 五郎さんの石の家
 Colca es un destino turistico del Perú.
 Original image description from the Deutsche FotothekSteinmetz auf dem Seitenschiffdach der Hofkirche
::::
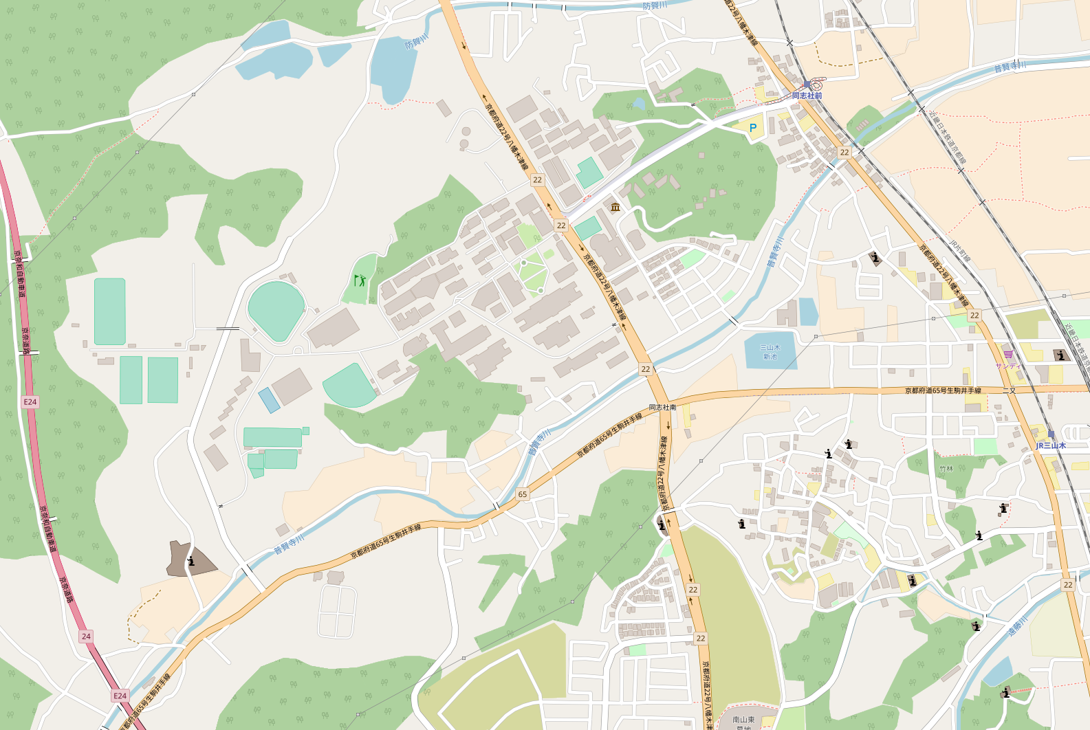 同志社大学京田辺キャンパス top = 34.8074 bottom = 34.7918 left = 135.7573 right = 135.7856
::::
# [Description of the task]
Retype, in the same exact form, the lines of the material above from the line holding "Colca es un destino turistico del Perú." through the line holding "Original image description".

# [Answer space]
 Colca es un destino turistico del Perú.
 Original image description from the Deutsche FotothekSteinmetz auf dem Seitenschiffdach der Hofkirche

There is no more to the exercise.